EU crisis is not lack of liquidity but solvency

WITH every day that passes the fault lines within Europe become clearer and wider.

Germany’s Chancellor Angela Merkel now appears to be increasingly isolated, reminiscent of the Irish mother looking at children walking up and down the road saying “sure they’re all out of step apart from my Johnny” over how the crisis should be resolved.

There is a problem in my opinion of misdiagnosis of the crisis. Proposals have been put forward on the assumption that what European sovereigns are facing is a crisis of liquidity. It is reminiscent of the Irish government’s responses in 2008 and early 2009. Then we recall that the assumption was that Irish banks were suffering from a lack of liquidity when it was eminently clear that what they were suffering from was a lack of solvency. In the case of several European countries — Greece for the most part but perhaps also Ireland — solvency is the issue.

The European political system has been led up to now by a Franco-German axis which is acting like the black night in the Monty Python skit, crying out as successive governments and societies are amputated “it’s only a flesh wound”.

The European Central Bank has the tools available to it, but it’s also debatable as to whether these tools are the ones that should be used to end the crisis.

At the moment what we have is a veto by the troika on Ireland and Greece’s government spending. Handing over that veto, even if only in a flexible manner, to the European Central Bank does not make this an enormous improvement, and remains as deeply undemocratic as the present situation.

The issuance of eurobonds, or other forms of collective fiscal funding, ignores both the existing levels of debt and again runs the risk of handing over the power of the purse to an undemocratic organisation.
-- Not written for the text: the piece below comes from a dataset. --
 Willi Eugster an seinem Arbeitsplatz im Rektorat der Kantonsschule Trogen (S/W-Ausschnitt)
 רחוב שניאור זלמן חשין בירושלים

The history of political economy is that the power to raise and spend taxes is inextricably linked with the growth of the modern democratic state. If Europe wishes to move towards further fiscal integration, this can only happen along with further deepening of democratic control over this fiscal centralisation.
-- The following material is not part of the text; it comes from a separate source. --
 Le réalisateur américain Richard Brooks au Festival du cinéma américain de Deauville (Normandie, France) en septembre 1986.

In my opinion the crux of the present problem is cultural. We all recall in Ireland the plaintive cries that “Ireland is not Iceland”. That is very true, and more’s the pity when you consider the relative performance of Ireland and Iceland over the last two years. But if Ireland is not Iceland, then Europe is not Germany. The E in the ECB stands for European.

It is as foolish to expect Greeks, Spaniards, or even Dutch, to become German as it is to expect Germans to overcome decades of cultural antipathy towards (the fear of) inflation. The institutions in Europe are a curious bunch. Most national or supranational institutions are an outgrowth of society.
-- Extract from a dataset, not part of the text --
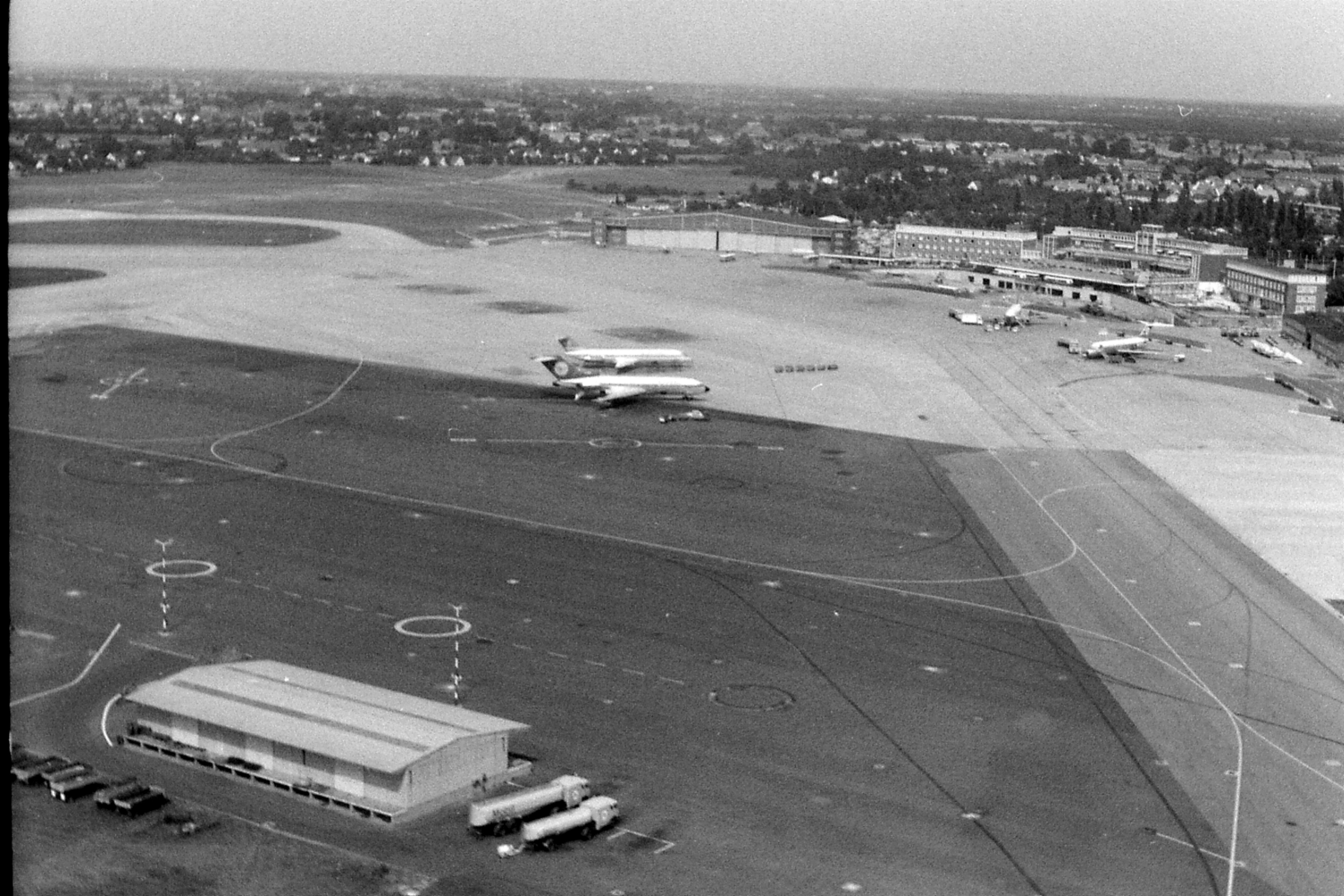 Flughafen Hamburg Ende der 60er Jahre

The European institutions are a deliberate attempt by societies over time to produce institutions where no common cultural norms or commonalities exist. This will not make them any more or less valid, it just means they are inherently top-down rather than bottom-up.

People consider the United States to be a fairly monolithic whole while it is generally accepted that the US is an optimum currency region, but in fact this may not be the case.

Psychological and anthropological research shows that the degree of intra-state differences in attitudes towards individuality and a whole series of cultural indicators are just as large as those between various parts of the European Union.

Vast economic differences persist between various parts of the US, yet the currency remains intact with even defaults of large cities and states not seeming to threaten the whole.

The US has however a very powerful federal government, which it is easy to forget emerged out of the crucible of an extremely bloody civil war.

The experience of the US in forming political economic institutions such as the Federal Reserve Board shows that nation-building takes a long time, is not easily achieved, and takes political will.

At the moment the political will — to even see that the problem is systemic, and not one of liquidity, requiring give-and-take on both sides of the German/rest of Europe divide — is missing.

Brian M Lucey is professor of finance,School of Business Studies,Trinity College Dublin.